Ночь в Кербе - Владимир Лорченков
Шрифт:
Интервал:
Как это контрастировало с величественным равнодушием Евы!
Ее взгляд скользил по всем нам, не задерживаясь ни на ком. Словно муха, которых здесь — инжир, инжир, Владимир, пояснил невесть откуда взявшийся и запропастившийся вновь Жан-Поль — вилось множество. Почему-то, меня это не раздражало. Может, все дело в том, что это естественного вида мухи — не жирные зеленые монстры, обитающие на помойках, — а безобидные легкие насекомые, приятного даже в чем-то вида… Они бегали по столу и вовсе не назойливо перелетали с одной тарелки на другую. Все дело в том, понял я, что это мухи-вегетарианки, мухи, питающиеся соком ежевики и слезами ореховых деревьев, ароматом лаванды и шалфея. От всех мясоедов несет дерьмом, и все вегетарианцы пахнут травами. Я осторожно принюхался к своему плечу — насколько это возможно на людях, делая вид, что ничего не происходит, — и решил бросить есть мясо. Ева с аппетитом намазала маслом кусок хлеба и оставила на его желтоватой поверхности отпечаток зубов. Я подумал, что, если нас вдруг постигнет внезапно всемирная катастрофа — может быть, не замеченный учеными вулкан в Пиренеях или гигантское суперцунуами со Средиземного моря, — то этот окаменевший от соли или пепла бутерброд может оказаться в музее будущего. По отпечатку зубов Евы будут изучать строение наших челюстей. Или, пожалуй, я бы залил янтарем этот хлеб. Заодно с ним и Еву. А еще мог бы пол…
— А она тебе нравится, — толкнула меня в бок довольная Кристина и улыбнулась.
Она сделала это так естественно, что я не разозлился.
— Это так видно? — спросил я.
— Еще как, — сказала Кристина, чей взгляд уже блуждал по лицу ее романтического вампира, потешавшего детей Жан-Поля какими-то фокусами с бумажками.

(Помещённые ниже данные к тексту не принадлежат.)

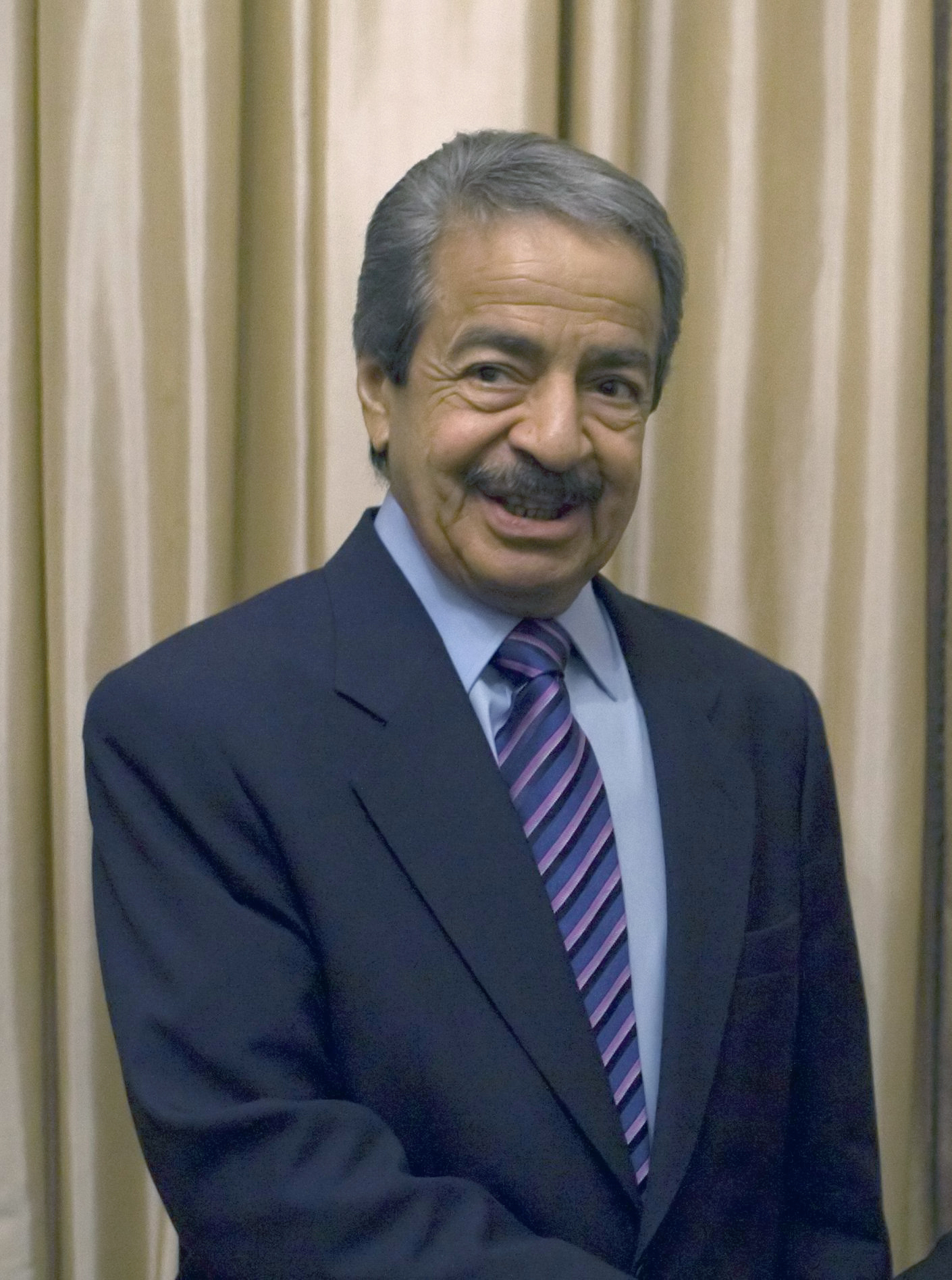 นายกรัฐมนตรีแห่งบาห์เรนเข้าพบนายกรัฐมนตรีในโอกาสเสด็จเยือนไทย ณ ห้องพญานาค บ้านพิษณุโลก วันพฤหัสบดี ที่ 26 สิงหาคม พ.ศ.2553 (Photographer attached to the Prime Minister of the Kingdom of Thailand : Peerapat Wimolrungkarat / พีรพัฒน์ วิมลรังครัตน์)

Руки его тряслись, фокусы выходили из рук вон плохо, и подноготная их понятна была даже мне, оставившему свои очки в Монреале. Но счастливое потомство немки и француза хохотало, обожая Каталина все больше и больше. Да и остальные тоже. Он, похоже, заставил забыть о своих мнимых горестях даже чету словаков, глубоко погруженных в какие-то университетские трения у себя на родине. В это время в проеме дверей показался заспанный брюнет — худощавый, бородатый, с весело блестящими глазами. Это был сам писатель Стикс собственной персоной. Его осыпали приветствиями и шуточками про Лету. Стикс с лёту отбивал подачи, что дало основания предполагать о его принадлежности к университетской профессуре писателя. Социальный антураж часто избавляет авторов от столь присущей нам социофобии. Так и оказалось, Стикс преподавал в университете Эдинбурга. Но он шел навстречу всем и каждому: едва узнав о том, что поначалу, в свободное от писательства и университета время, я в Монреале подрабатывал грузчиком, сразу вспомнил о своей семилетней эпопее баристы в Штатах.

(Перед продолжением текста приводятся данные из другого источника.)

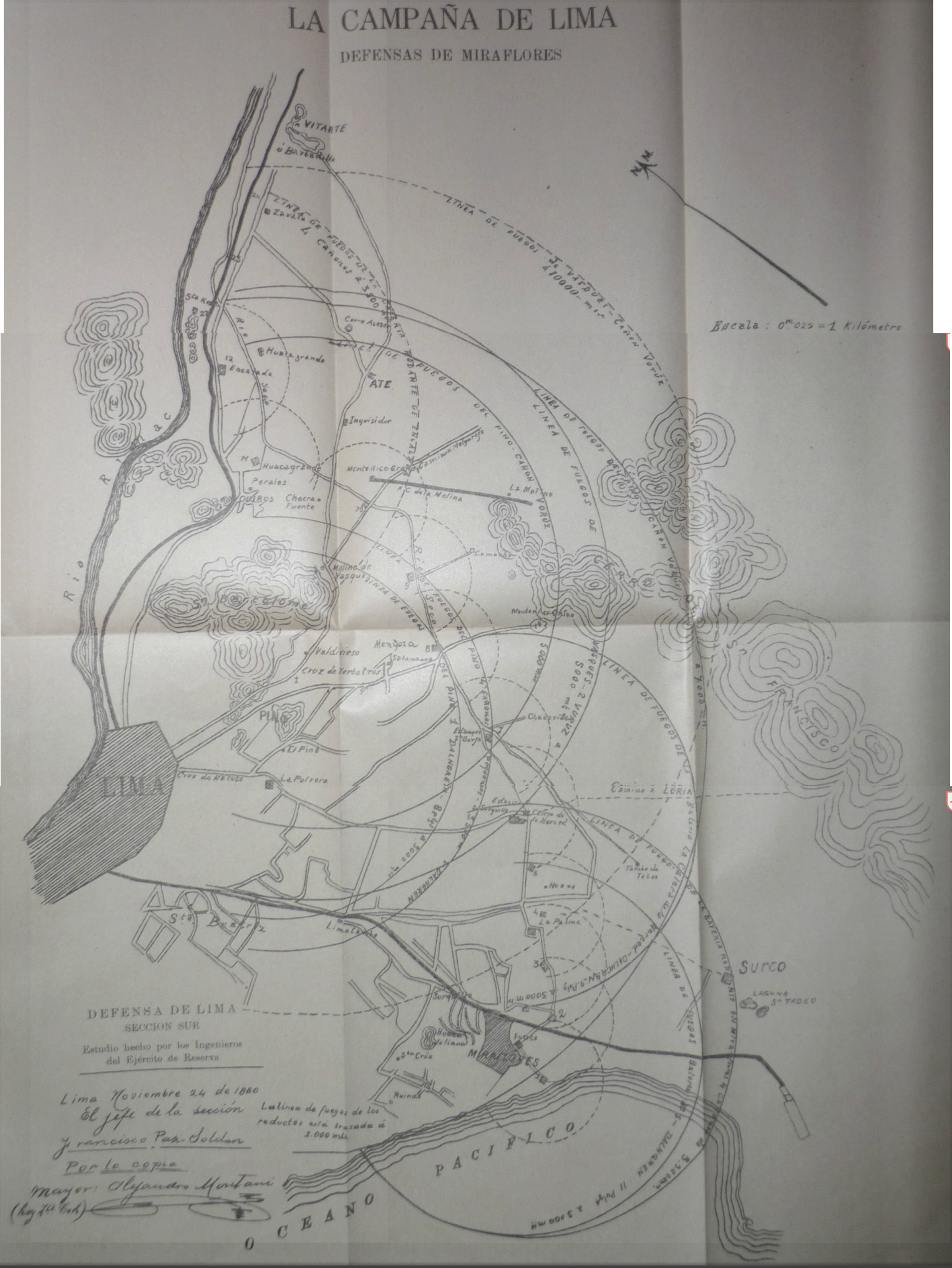 Batalla de Chorrillos, 1881

— Кончилось все тем, что жена, повышенная до должности управляющей магазином «Беннетон» в нашем квартале, решила развестись со мной, — с хохотом поделился он.

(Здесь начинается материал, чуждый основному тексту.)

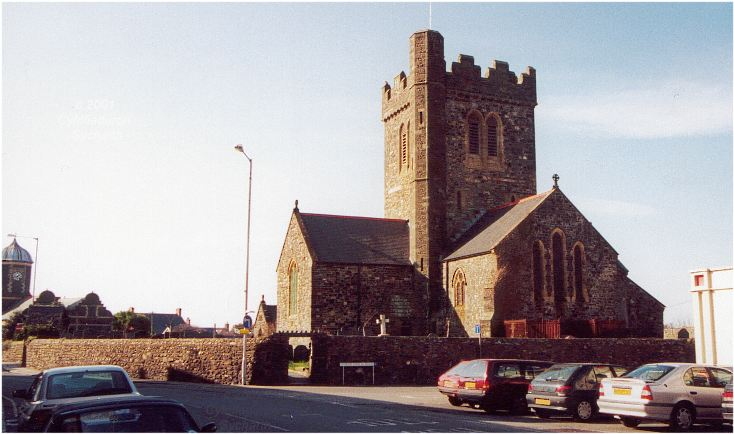 cc-by-3.0
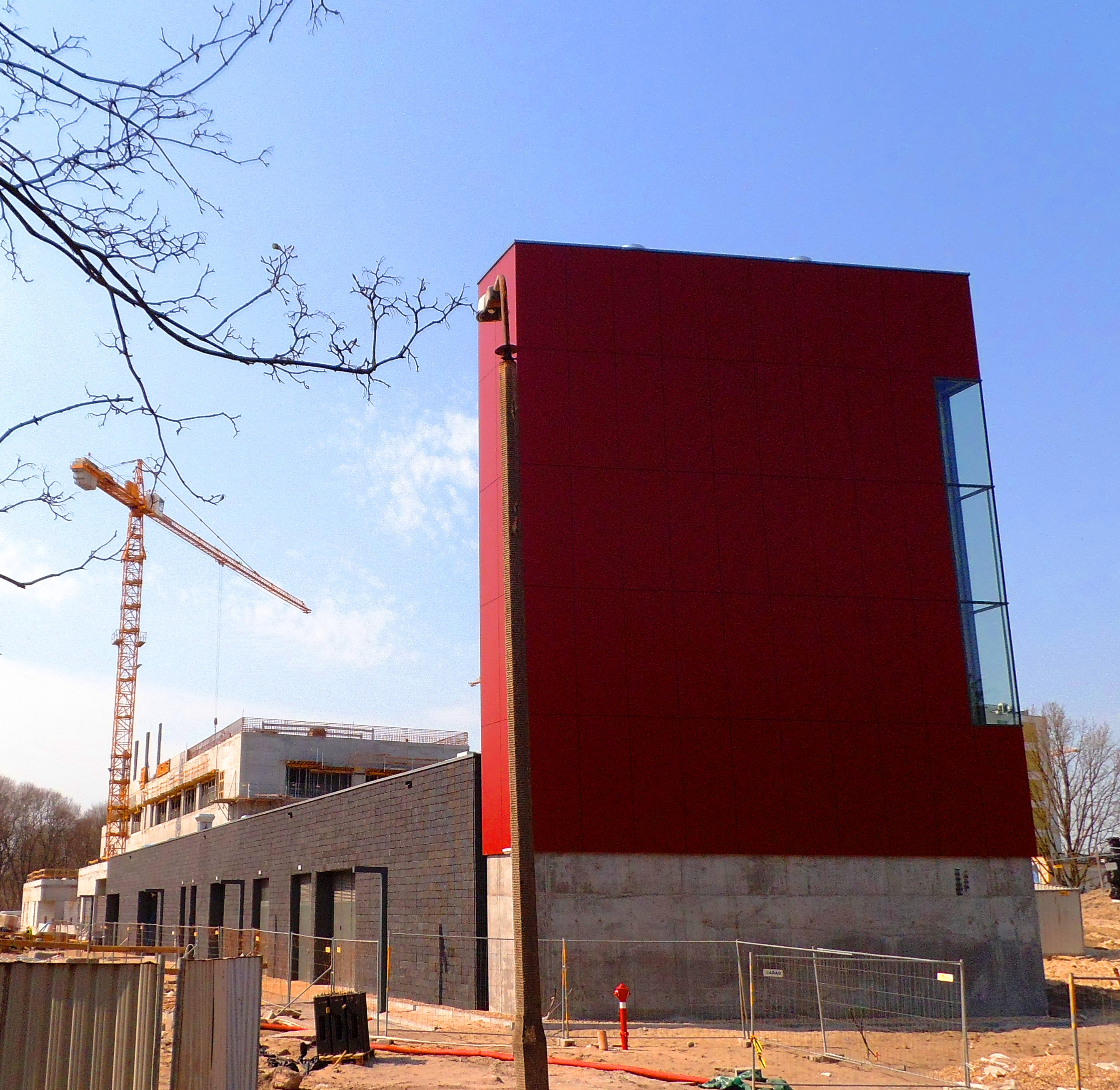 Kotłownia, trafostacja, WSZ w Toruniu, kwiecień 2018 rok

— Ну, а еще дело может быть в том, что она всегда предпочитала чай кофе, — добавил он.
С румыном Стикс обсудил каких-то общих знакомых в дельте реки Дунай — великом хребте Восточной Европы, — а словаков утешил, рассказав о «преследованиях кого-то еще где-то там за нечто подобное». Я сразу решил, что Стикс — реинкарнация Меркурия, лукавого бога торговли, облаченного в македонскую шляпу и балканские сандалии. Он был приветлив со всеми, без желания втереться и вел себя с необычайным достоинством. Стикс прибыл из Сплита, а может, и Эдинбурга, хотя кто знает — вполне могло статься, что он прилетел к нам на крылатых сандалиях прямиком из кофейни в Бруклине. Такой мог явиться откуда угодно и как угодно. Посланец богов, Стикс принес благую весть и разбудил всех. Мы позавтракали и покатились гурьбой с лестницы в гараж, расселись по машинам. Я извинился и, словно забыв что-то, поднялся наверх. Проходя мимо стола, я тайком смахнул со стола недоеденный Евой хлеб и наскоро сжевал его у себя в комнате. Мне показалось, что я чувствую вкус ее слюны. Это был самый сладкий хлеб в моей жизни.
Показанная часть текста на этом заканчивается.